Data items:
-- Opening Marker --

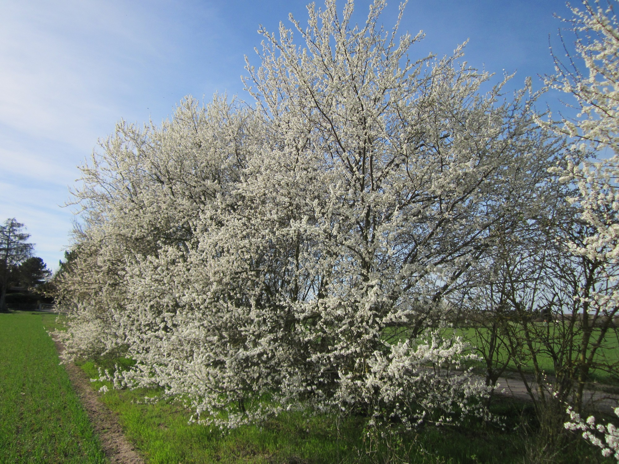 Kirschpflaume (Prunus cerasifera) bei Reilingen
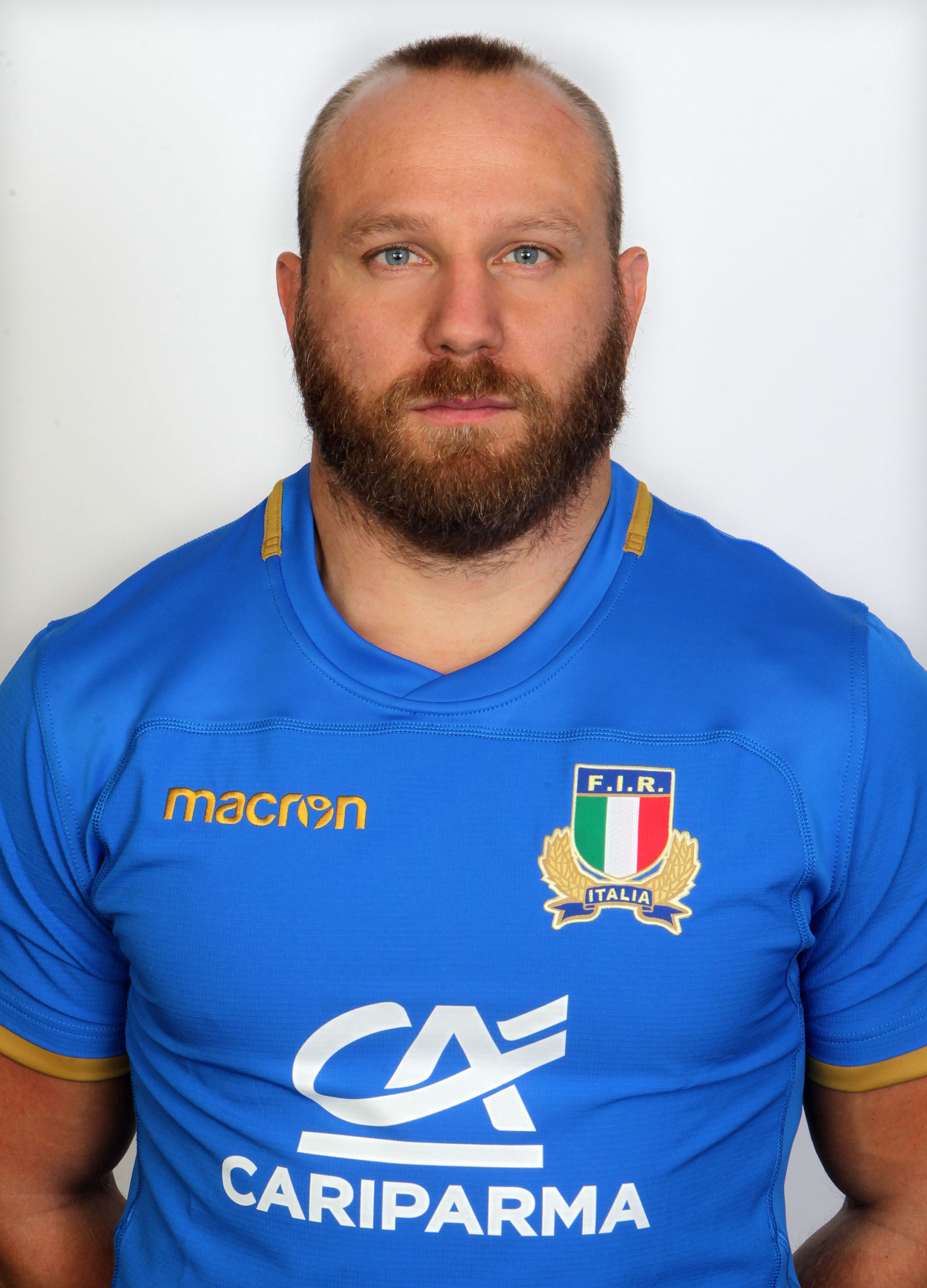 Cariparma Test match 2017, Parma 22/10/2017, raduno Nazionale italiana, profili individuali di atleti e staff, Leonardo GHIRALDINI, tallonatore (Stade Toulousain, 86 caps)
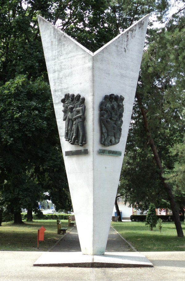 Споменик фотографисан 20. јула 2010. године у Доњем Михољцу. Аутор: Пламен
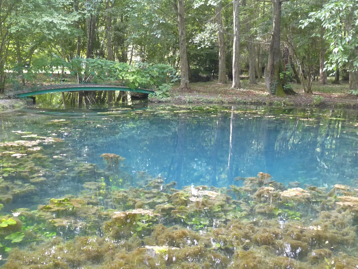 "Fontaine aux fées" — Fontaines Bleues, château de Beaulon, St-Dizant-du-Gua, Charente-Maritime, France.
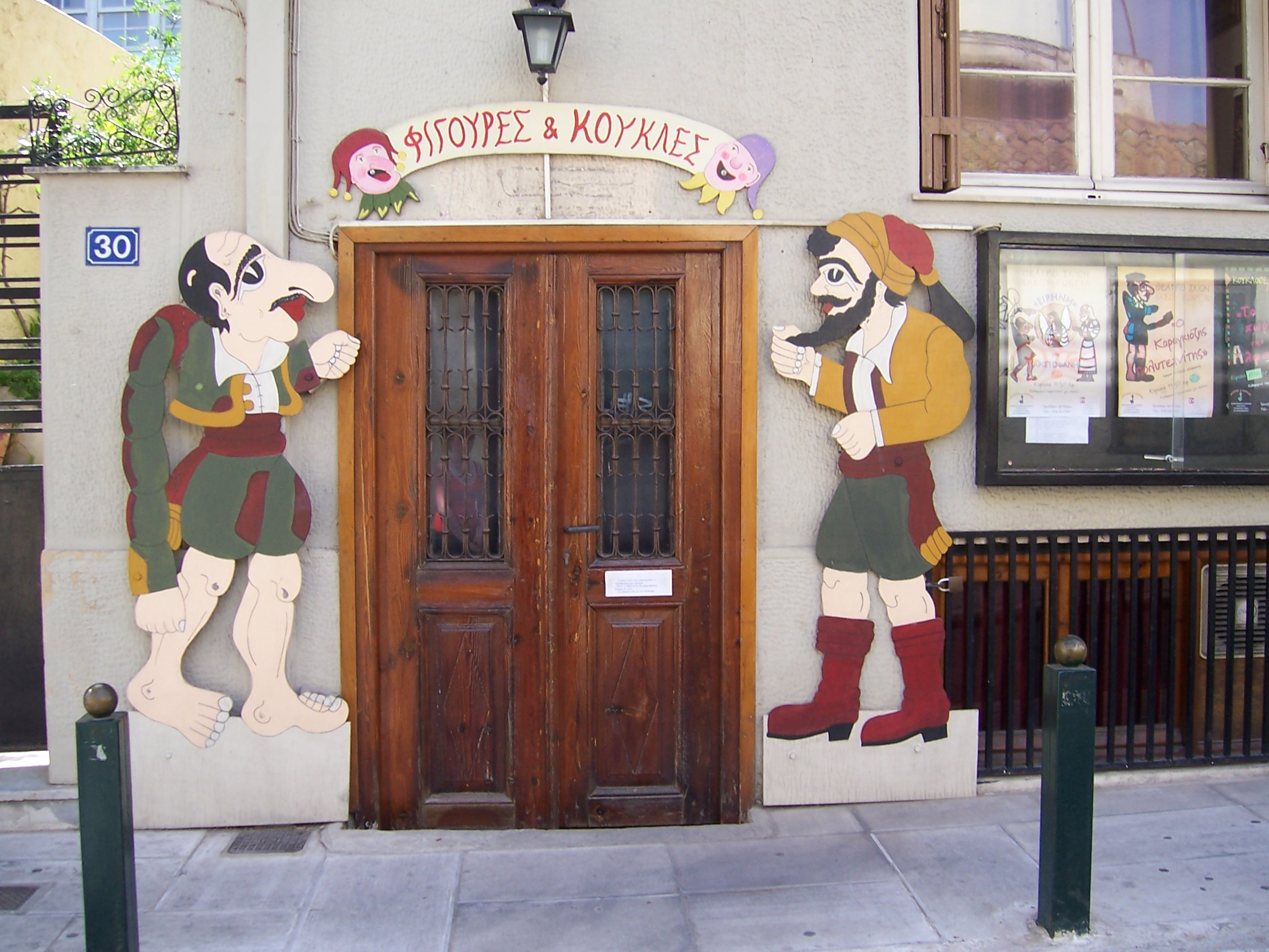 Karaghiozis. Athènes, Grèce
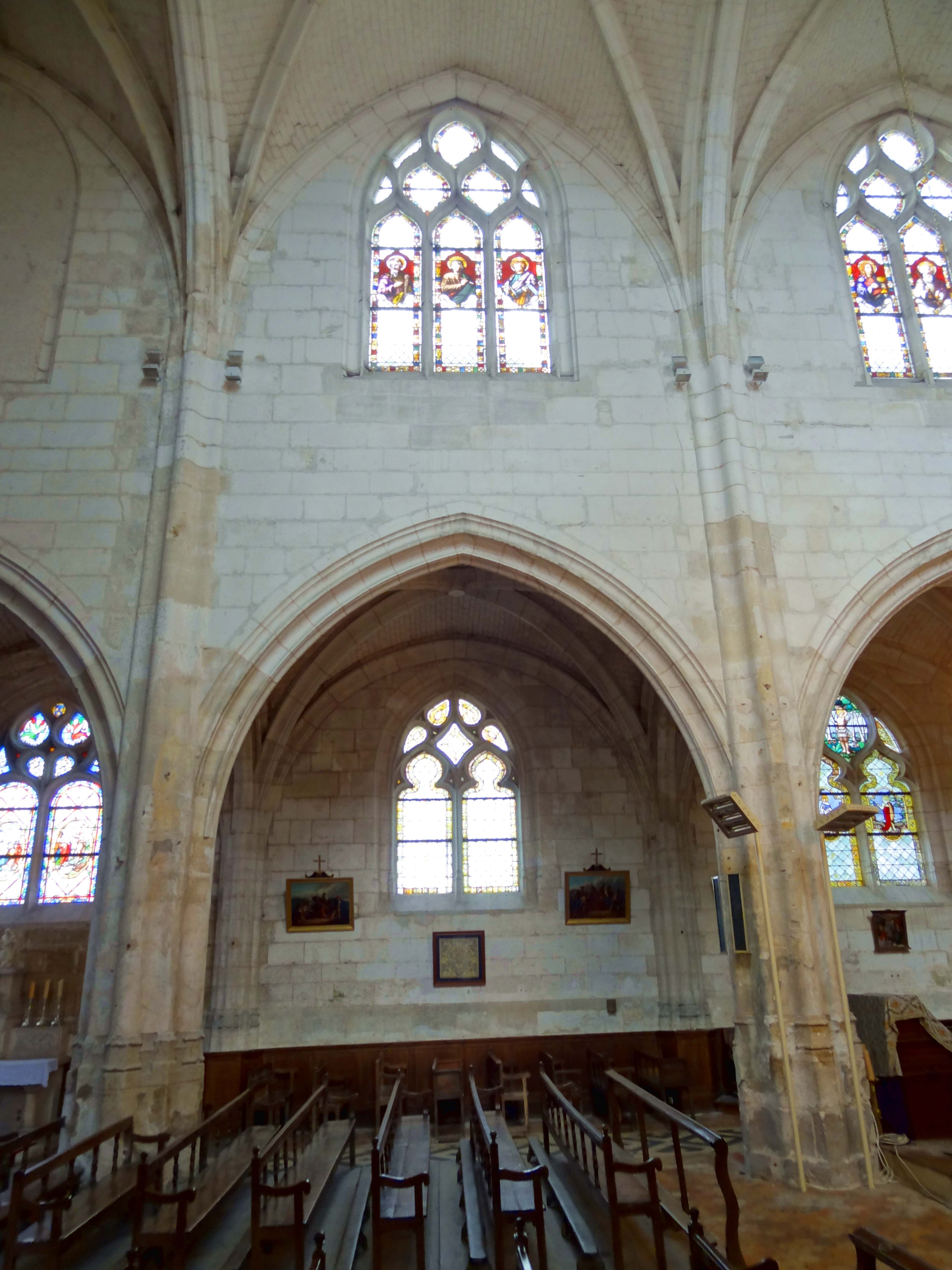 Intérieur de l'église - voir titre.
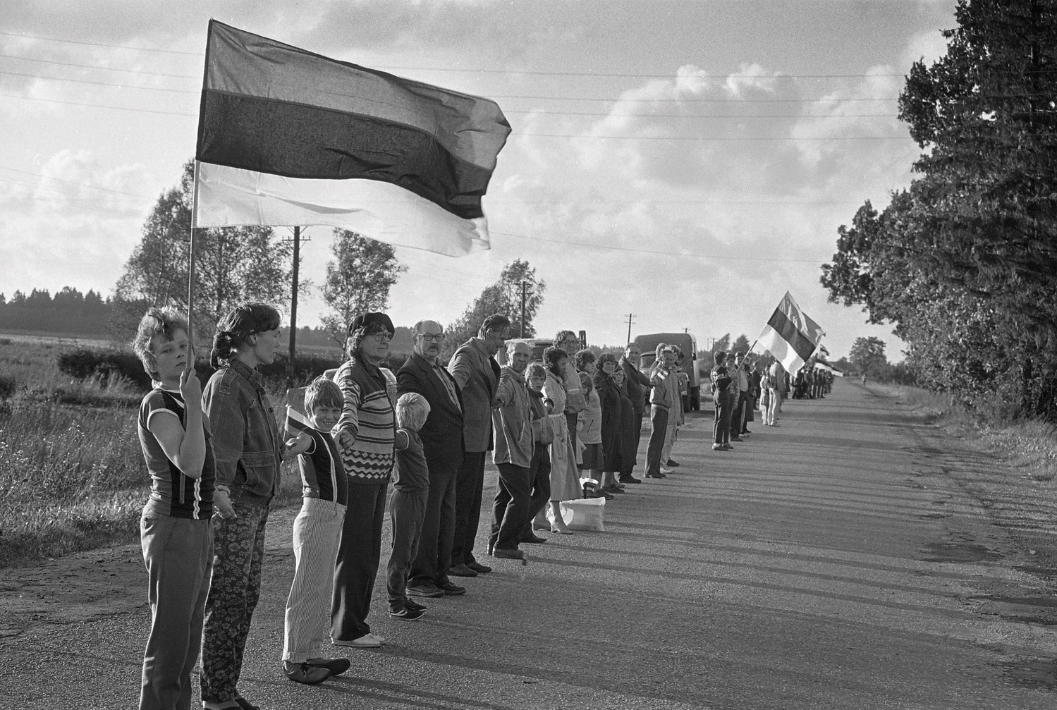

-- Closing Marker --

▸ To do
Leave the pictures out and copy the rest of the data exactly.

▸ Solution to this problem
 Kirschpflaume (Prunus cerasifera) bei Reilingen
 Cariparma Test match 2017, Parma 22/10/2017, raduno Nazionale italiana, profili individuali di atleti e staff, Leonardo GHIRALDINI, tallonatore (Stade Toulousain, 86 caps)
 Споменик фотографисан 20. јула 2010. године у Доњем Михољцу. Аутор: Пламен
 "Fontaine aux fées" — Fontaines Bleues, château de Beaulon, St-Dizant-du-Gua, Charente-Maritime, France.
 Karaghiozis. Athènes, Grèce
 Intérieur de l'église - voir titre.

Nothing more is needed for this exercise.